One of the more powerful things about Infinite Jest is that it explores how the addictions that shape our bodies ultimately shape our humanity; and this sort of tennis training is a sort of ‘rightly directed’ addiction (or is it); it seems better than being addicted to drugs or entertainment… two of the other pictures of meat-shaping (or miss-shaping) habits in the novel.

Somehow, for Wallace, we are inextricably embodied; our meat matters because it shapes everything else about who we are and how we flourish; and when we’re ultimately flourishing it’s because our meat and our minds are meeting; intuitively. When everything comes together in this tennis-as-a-metaphor-for-life thing we no longer notice the ‘dual’ reality.

You’re barely aware you’re doing it. Your body’s doing it for you and the court and Game’s doing it for your body. You’re barely involved. It’s magic, boy. — Infinite Jest

And in a moment on the court where things go wrong; when one’s body betrays you and you slip and fall… that’s when we know that our meat matters; that it’s not something to be left behind when we achieve these magical, transcendent, moments, but part of those moments.

It was a religious moment. I learned what it means to be a body, Jim, just meat wrapped in a sort of flimsy nylon stocking, son, as I fell kneeling and slid toward the stretched net, myself seen by me, frame by frame, torn open. — Infinite Jest

For Wallace our bodies, our ‘meat skeletons’, are actually the key to transcendence; not in departure from them but in that they are the key to truly understanding ourselves. He returns to tennis as a lens for that in his Federer essay, where he explores the idea that watching a tennis player who has achieved the sort of bodily self-mastery described in the novel is actually a religious experience as much as the one that he describes in the injury-inducing slip above, but in the opposite direction. We touch something radically true about ourselves when our bodies are vehicles for something more than just ‘the physical’; when our bodies and souls are in sync.
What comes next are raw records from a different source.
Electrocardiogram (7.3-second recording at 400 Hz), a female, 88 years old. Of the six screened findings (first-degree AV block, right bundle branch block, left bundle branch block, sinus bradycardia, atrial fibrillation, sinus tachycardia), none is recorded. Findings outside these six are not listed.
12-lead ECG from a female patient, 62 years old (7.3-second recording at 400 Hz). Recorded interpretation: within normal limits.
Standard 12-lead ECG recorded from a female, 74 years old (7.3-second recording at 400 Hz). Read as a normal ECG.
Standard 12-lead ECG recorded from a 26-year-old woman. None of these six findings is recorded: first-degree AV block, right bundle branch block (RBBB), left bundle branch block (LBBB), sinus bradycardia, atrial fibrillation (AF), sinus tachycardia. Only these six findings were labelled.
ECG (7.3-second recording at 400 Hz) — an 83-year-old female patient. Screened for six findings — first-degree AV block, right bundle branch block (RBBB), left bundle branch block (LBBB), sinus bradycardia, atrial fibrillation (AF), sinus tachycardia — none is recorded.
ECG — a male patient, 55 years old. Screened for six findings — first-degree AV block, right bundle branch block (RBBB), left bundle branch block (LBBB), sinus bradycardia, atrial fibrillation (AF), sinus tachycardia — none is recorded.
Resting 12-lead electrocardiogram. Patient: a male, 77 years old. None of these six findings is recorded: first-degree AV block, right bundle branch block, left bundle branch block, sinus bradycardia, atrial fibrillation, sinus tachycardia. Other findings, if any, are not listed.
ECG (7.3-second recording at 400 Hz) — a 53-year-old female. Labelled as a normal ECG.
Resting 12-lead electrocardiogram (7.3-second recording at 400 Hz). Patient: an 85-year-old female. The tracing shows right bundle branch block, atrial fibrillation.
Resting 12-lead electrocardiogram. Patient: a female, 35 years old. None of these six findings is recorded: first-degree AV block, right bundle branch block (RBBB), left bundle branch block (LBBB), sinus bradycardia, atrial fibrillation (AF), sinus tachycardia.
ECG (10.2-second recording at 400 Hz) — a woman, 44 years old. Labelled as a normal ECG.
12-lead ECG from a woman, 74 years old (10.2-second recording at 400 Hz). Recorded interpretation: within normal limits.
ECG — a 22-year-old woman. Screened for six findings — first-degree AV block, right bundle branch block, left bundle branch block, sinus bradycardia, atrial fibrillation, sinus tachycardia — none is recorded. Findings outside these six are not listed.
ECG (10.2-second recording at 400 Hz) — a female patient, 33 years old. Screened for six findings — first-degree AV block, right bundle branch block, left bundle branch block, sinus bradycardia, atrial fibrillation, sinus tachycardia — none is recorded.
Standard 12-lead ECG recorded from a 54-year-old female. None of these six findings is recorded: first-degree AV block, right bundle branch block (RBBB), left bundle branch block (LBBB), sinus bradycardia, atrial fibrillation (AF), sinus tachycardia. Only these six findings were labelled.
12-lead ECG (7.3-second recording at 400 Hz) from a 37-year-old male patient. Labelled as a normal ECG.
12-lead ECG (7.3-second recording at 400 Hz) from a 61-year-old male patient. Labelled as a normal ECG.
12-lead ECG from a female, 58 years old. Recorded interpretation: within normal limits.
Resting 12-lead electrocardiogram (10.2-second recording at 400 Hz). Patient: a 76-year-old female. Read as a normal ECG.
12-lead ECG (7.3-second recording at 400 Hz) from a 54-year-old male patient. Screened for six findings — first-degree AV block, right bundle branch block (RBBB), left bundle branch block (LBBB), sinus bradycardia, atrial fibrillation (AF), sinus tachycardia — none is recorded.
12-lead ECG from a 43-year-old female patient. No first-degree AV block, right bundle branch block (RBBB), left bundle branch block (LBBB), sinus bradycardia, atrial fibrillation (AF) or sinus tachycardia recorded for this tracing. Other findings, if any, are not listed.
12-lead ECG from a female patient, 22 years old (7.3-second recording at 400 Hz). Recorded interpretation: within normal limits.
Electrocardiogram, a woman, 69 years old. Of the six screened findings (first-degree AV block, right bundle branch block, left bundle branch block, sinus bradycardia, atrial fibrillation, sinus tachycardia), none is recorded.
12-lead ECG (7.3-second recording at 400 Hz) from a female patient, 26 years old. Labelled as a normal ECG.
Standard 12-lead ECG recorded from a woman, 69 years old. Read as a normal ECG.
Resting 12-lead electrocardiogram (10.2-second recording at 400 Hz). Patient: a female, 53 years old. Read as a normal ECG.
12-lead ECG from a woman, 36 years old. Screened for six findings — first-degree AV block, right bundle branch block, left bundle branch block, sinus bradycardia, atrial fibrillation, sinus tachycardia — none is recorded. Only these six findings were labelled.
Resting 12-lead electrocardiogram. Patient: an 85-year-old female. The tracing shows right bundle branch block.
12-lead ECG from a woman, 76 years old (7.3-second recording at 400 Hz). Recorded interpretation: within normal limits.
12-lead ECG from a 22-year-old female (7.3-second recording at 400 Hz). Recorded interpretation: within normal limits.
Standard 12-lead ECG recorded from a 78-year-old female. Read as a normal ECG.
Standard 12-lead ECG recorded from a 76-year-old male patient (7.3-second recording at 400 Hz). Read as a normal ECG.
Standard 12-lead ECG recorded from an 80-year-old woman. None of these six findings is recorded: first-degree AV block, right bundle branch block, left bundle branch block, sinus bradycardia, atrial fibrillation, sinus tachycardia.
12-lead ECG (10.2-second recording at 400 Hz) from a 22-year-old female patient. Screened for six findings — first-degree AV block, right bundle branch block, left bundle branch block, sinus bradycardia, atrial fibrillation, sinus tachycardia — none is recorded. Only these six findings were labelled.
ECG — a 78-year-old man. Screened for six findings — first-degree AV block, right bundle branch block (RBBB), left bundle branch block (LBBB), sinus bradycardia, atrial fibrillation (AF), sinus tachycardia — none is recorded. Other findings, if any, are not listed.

“Beauty is not the goal of competitive sports, but high-level sports are a prime venue for the expression of human beauty. The human beauty we’re talking about here is beauty of a particular type; it might be called kinetic beauty. Its power and appeal are universal. It has nothing to do with sex or cultural norms. What it seems to have to do with, really, is human beings’ reconciliation with the fact of having a body.” — Both Flesh and Not

In the footnotes he gives us this exploration of this embodied understanding of our humanity.

There’s a great deal that’s bad about having a body. If this is not so obviously true that no one needs examples, we can just quickly mention pain, sores, odors, nausea, aging, gravity, sepsis, clumsiness, illness, limits — every last schism between our physical wills and our actual capacities. Can anyone doubt we need help being reconciled? Crave it? It’s your body that dies, after all.

There are wonderful things about having a body, too, obviously — it’s just that these things are much harder to feel and appreciate in real time. Rather like certain kinds of rare, peak-type sensuous epiphanies (“I’m so glad I have eyes to see this sunrise!,” etc.), great athletes seem to catalyze our awareness of how glorious it is to touch and perceive, move through space, interact with matter. Granted, what great athletes can do with their bodies are things that the rest of us can only dream of. But these dreams are important — they make up for a lot. — Both Flesh and Not

This sort of ‘reconciliation’ he’s talking about is the realisation that we’re not simply minds who have meat attached; but rather that our bodies are inevitably part of our humanity (and part of the limits of our humanity in this secular age), and the best vision of human flourishing he can arrive at from that point is not that real flourishing is about detachment from the body, but rather the body and soul working together to make beautiful tennis. Even if those moments are only fleeting and finite.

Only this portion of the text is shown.